Una vittoria scontata e schiacciante, con il 70% dei voti per Tokayev contro il 16% a favore del principale candidato dell’opposizione Amirzhan Kosanov. Ha pesato l’investitura di Nazarbayev, che aveva già scelto Tokayev come successore all’indomani delle sue dimissioni shock dello scorso marzo, ma anche il ferreo controllo esercitato dal partito dell’ex Presidente, il Nur Otan, sugli organismi elettorali, amministrativi e mediatici del Paese. Non c’è mai stata quindi alcuna reale possibilità di vittoria per i candidati delle altre forze politiche, incapaci di condurre una vera campagna e costretti quasi a fare da comparse al trionfo annunciato di Tokayev. Ciò non ha comunque impedito a centinaia di persone di manifestare per strada contro la scelta dell’ex Premier come erede designato di Nazarbayev. Tutta la giornata di ieri è stata infatti contrassegnata da dimostrazioni e tafferugli con la polizia per le strade delle maggiori città del Paese, con un bilancio finale di 500 arrestati e 3 agenti feriti. Riprese da social e media internazionali, le proteste hanno in parte offuscato il trionfo del neo-Presidente, anche se Tokayev si è affrettato a liquidare la faccenda come una legittima “scelta del popolo”.

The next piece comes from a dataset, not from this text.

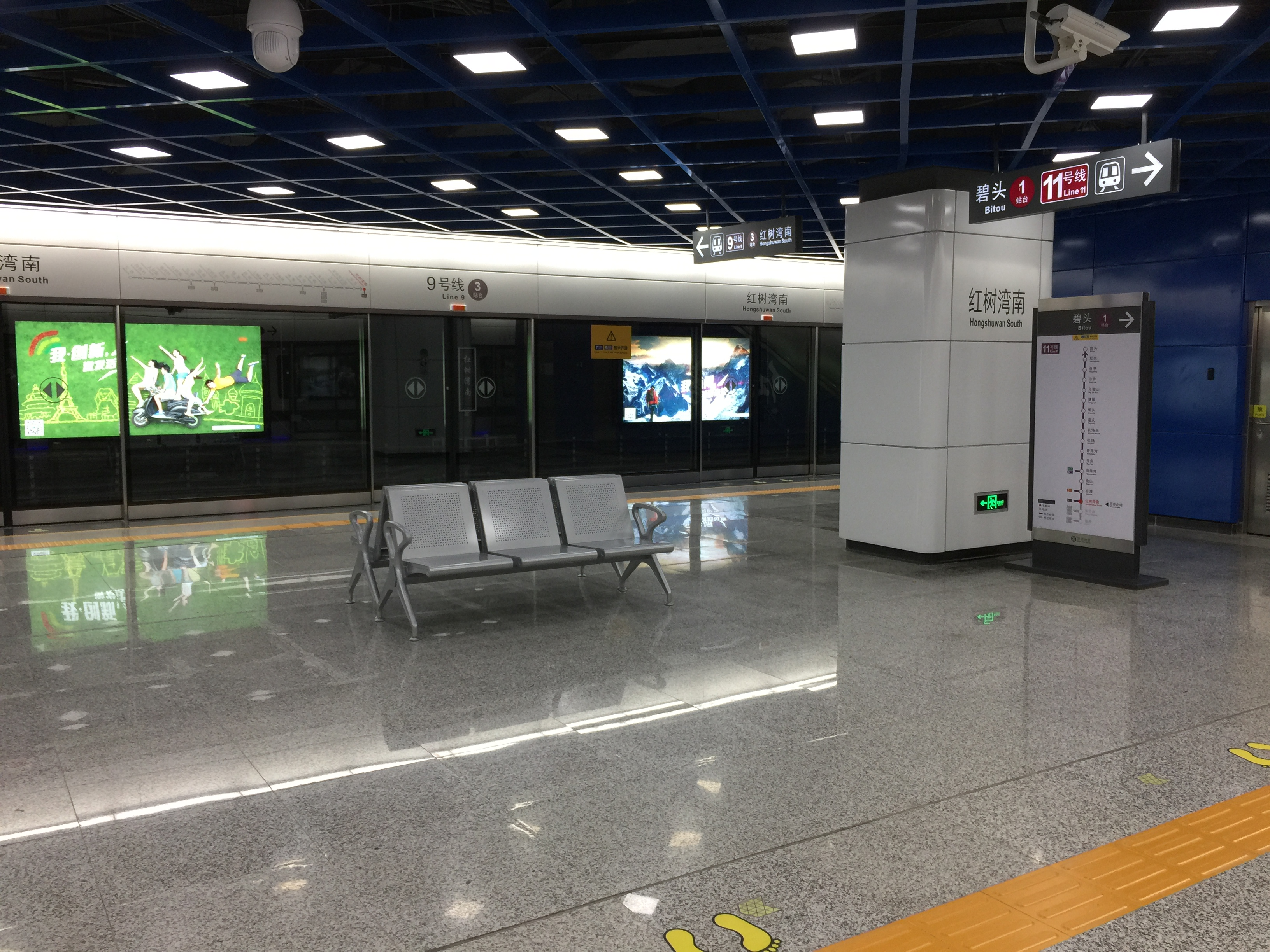 Shenzhen Metro Line 9 and Line 11
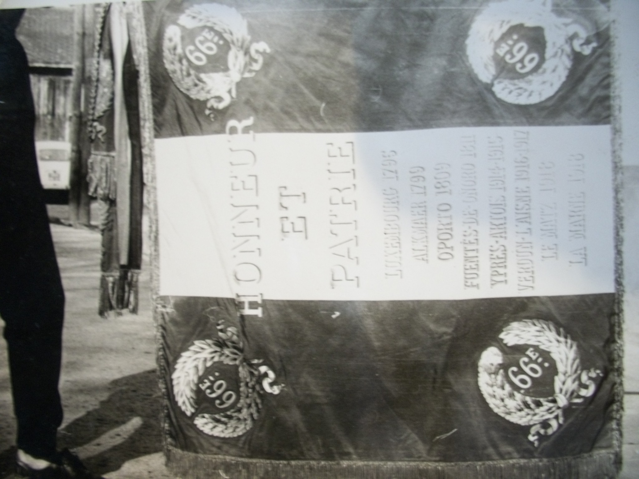 Photo originale du drapeau du 66e régiment d'infanterie entre 1963 et 1966.

Secondo molti analisti, Tokayev seguirà abbastanza fedelmente le politiche del suo predecessore, senza correre particolari rischi politici o economici. E alcuni sospettano persino che il suo mandato presidenziale sia semplicemente volto a preparare il terreno all’insediamento di Dariga Nazarbayeva, figlia del vecchio Nursultan. In ogni caso molti kazaki hanno votato genuinamente per lui, nella speranza di preservare i progressi economici degli anni passati. E la Russia ha accolto positivamente la sua elezione, che promette di continuare la stretta cooperazione tra i due Paesi in Asia Centrale.